-- DIRECTIONS --
Leaving out every picture, transcribe the lines from the line that contains "Lactarius zonarius (Bull.) Fr." to the end of the entries below, both ends included.
*** INFORMATION SHOWN Section Begins ***
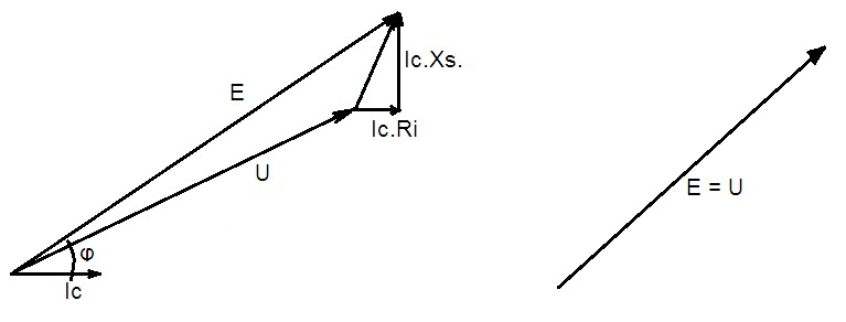 Diagrames vectoriales
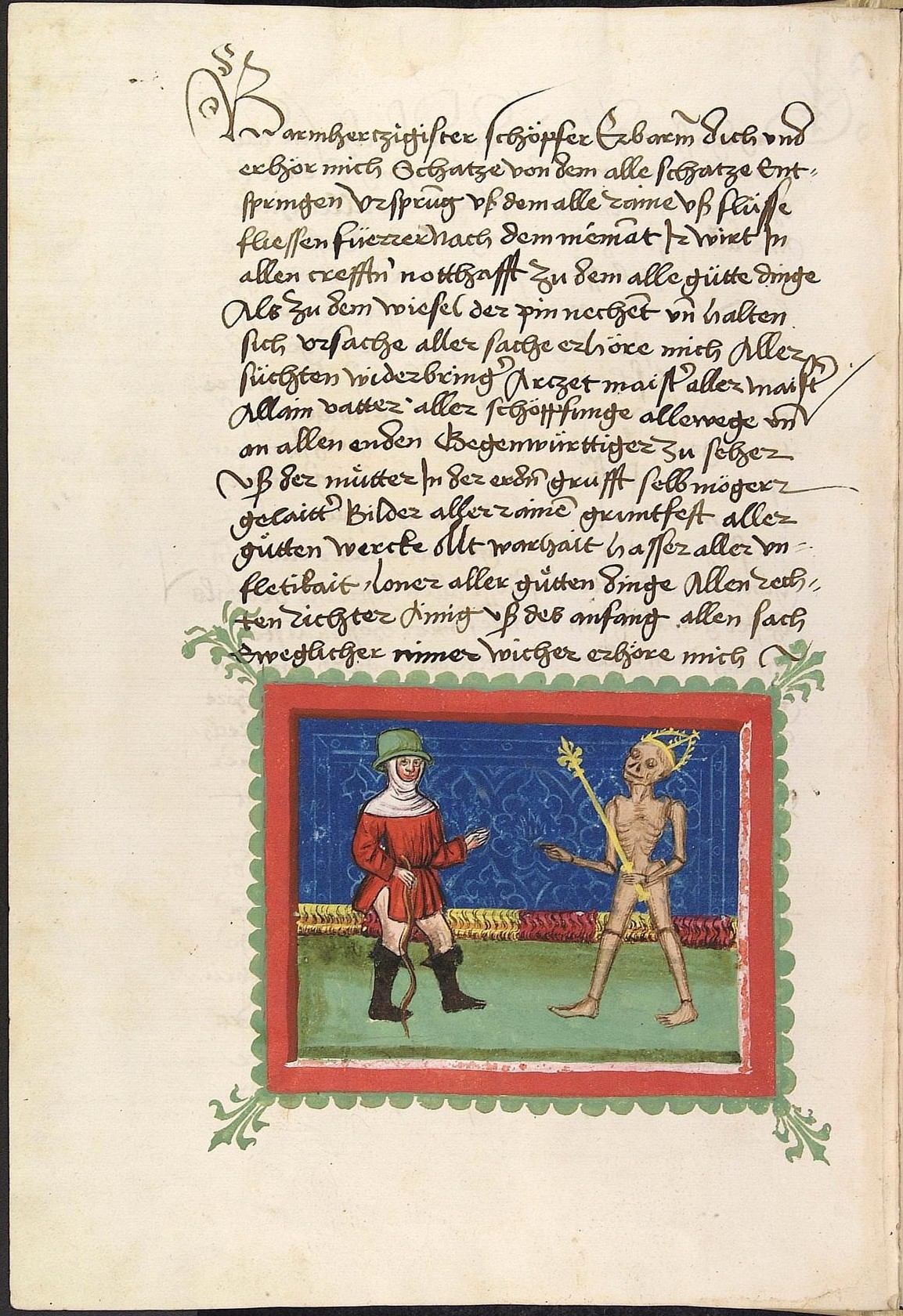 Codex Palatinus germanicus 76, Blatt 31v - Johannes von Tepl: Der Ackermann aus Böhmen - Fürbittgebet des Ackermanns
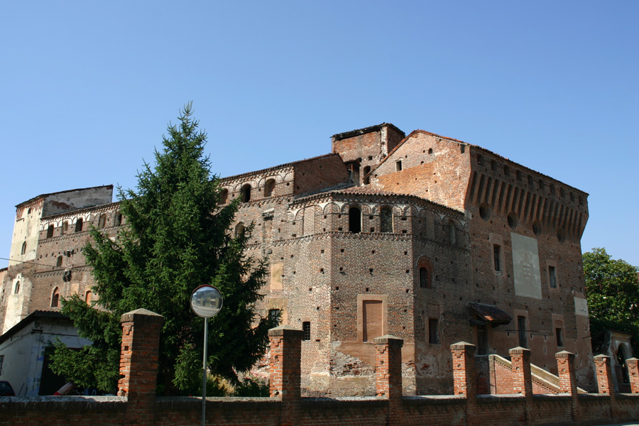 La rocca dei Caccia a Castellazzo Novarese
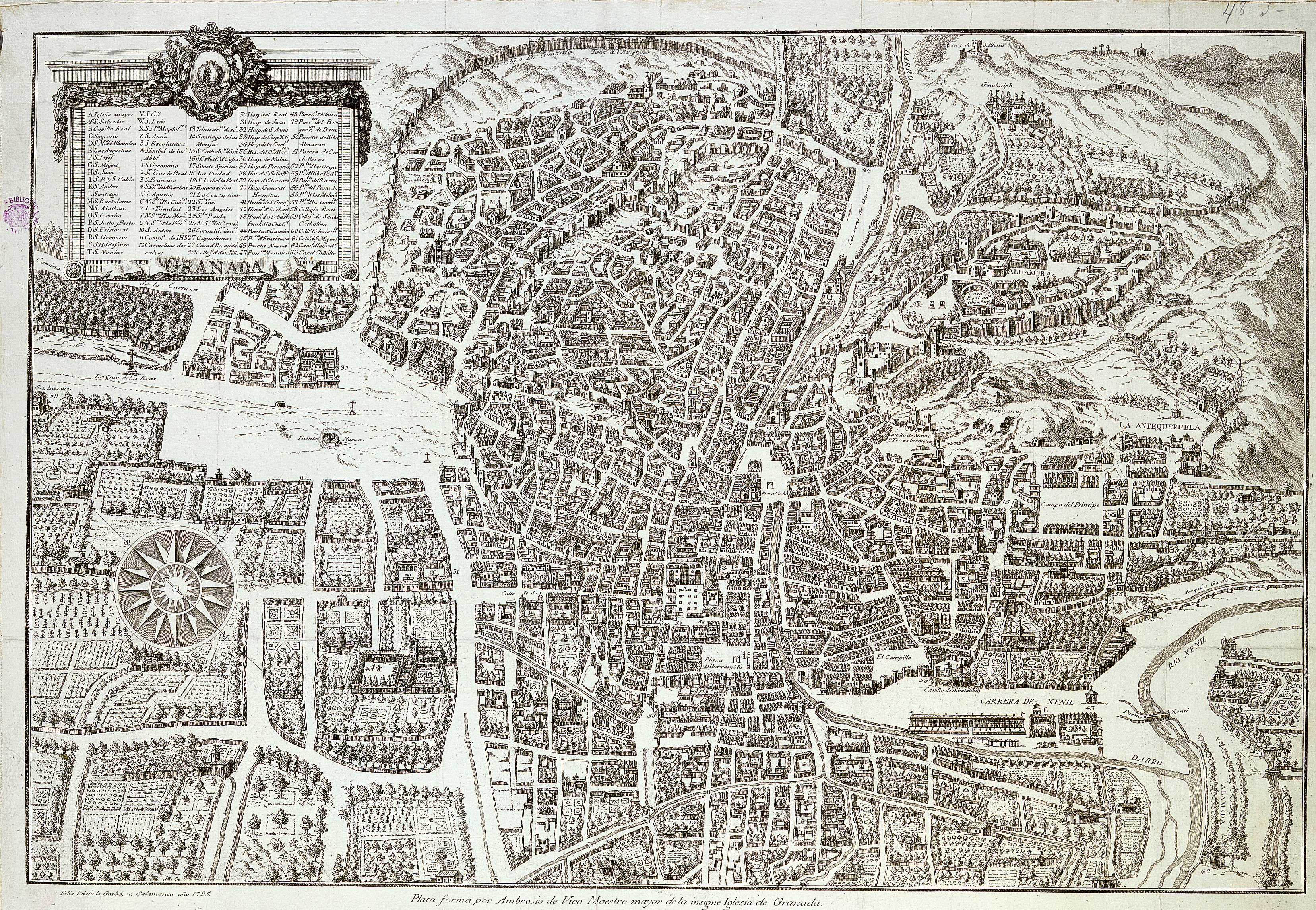 Pertenece a "Historia de la rebelión y castigo de los moriscos del Reino de Granada" de L. del Marmol Carvajal, 1797 Plano en perspectiva caballera. - Orientado con rosa con el N. al NO. del plano Es una copia del grabado por Francisco Heylan
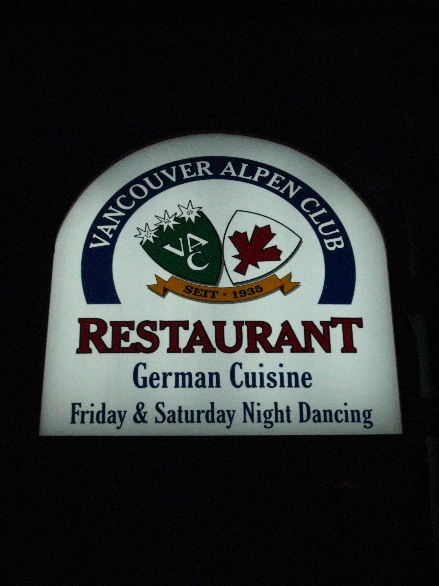 alpen club
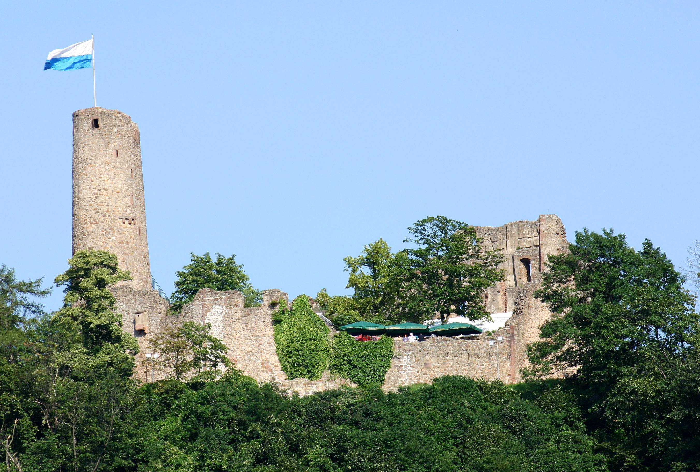 Burg Windeck, von Weinheim aus gesehen
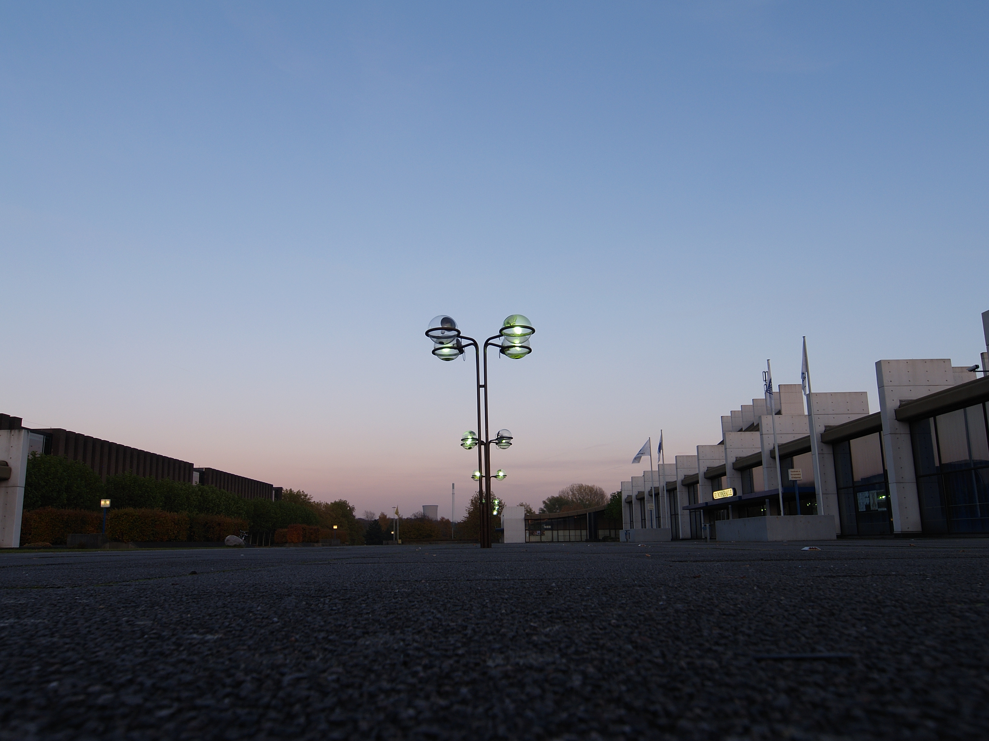 Europaplatz mit Rathaus (links) und Stadthalle (rechts) in Castrop-Rauxel, Architekt: Arne Jacobsen
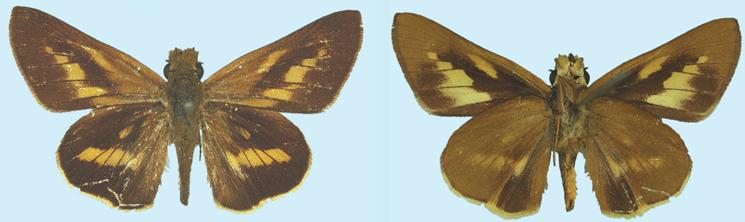 Pastria grinpela upperside (left), underside (right)
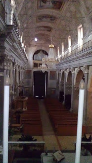 Interno
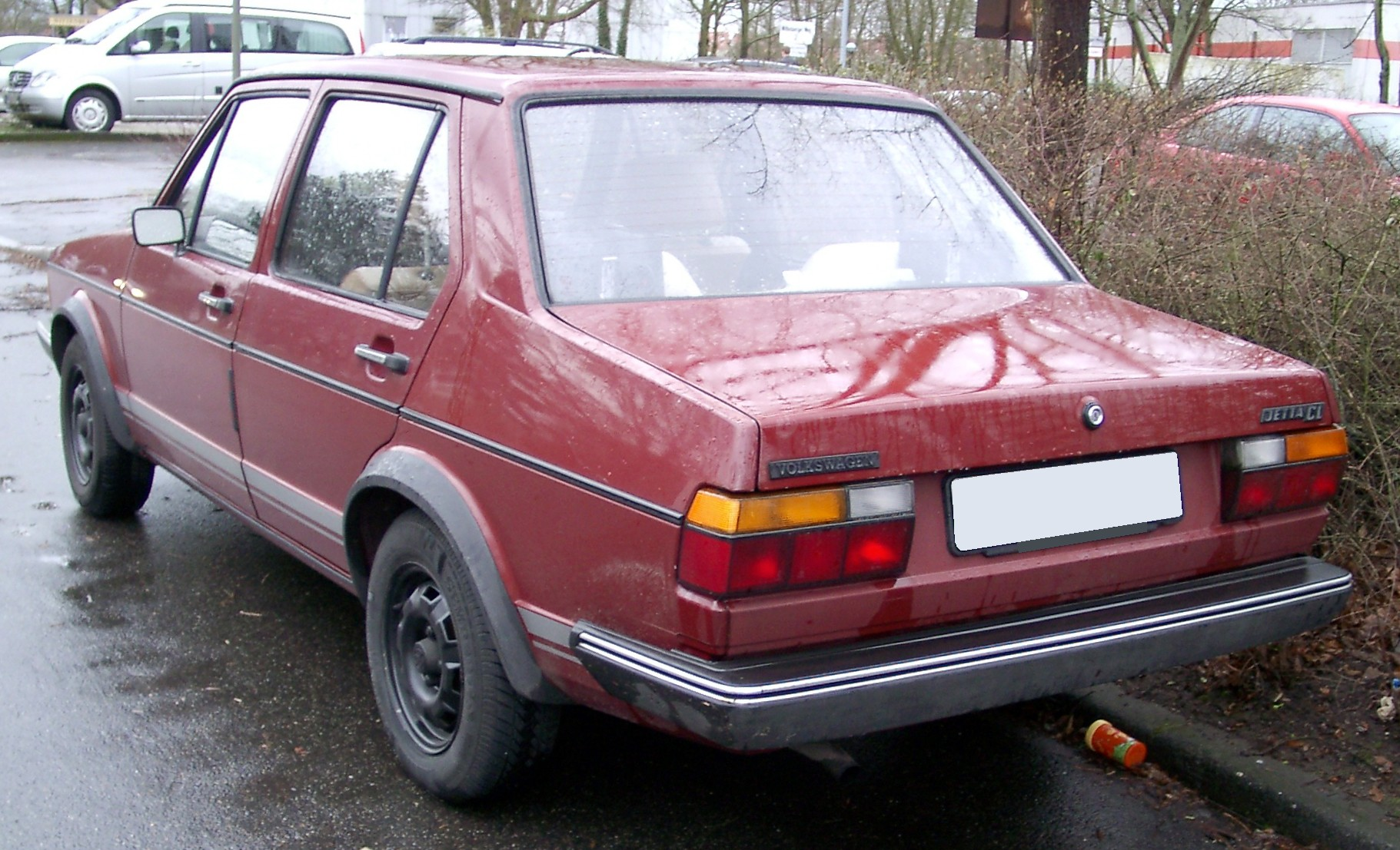 VW Jetta
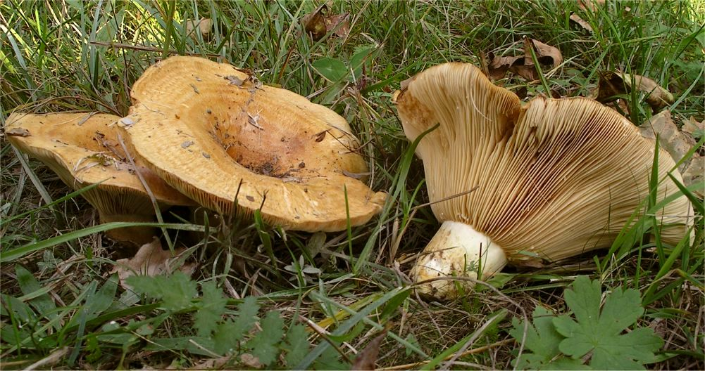 Lactarius zonarius (Bull.) Fr.
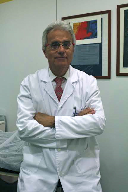 Dr. Ramón Cugat en su despacho Barcelona 2014
*** INFORMATION SHOWN Section Ends ***
-- WRITTEN SOLUTION --
 Lactarius zonarius (Bull.) Fr.
 Dr. Ramón Cugat en su despacho Barcelona 2014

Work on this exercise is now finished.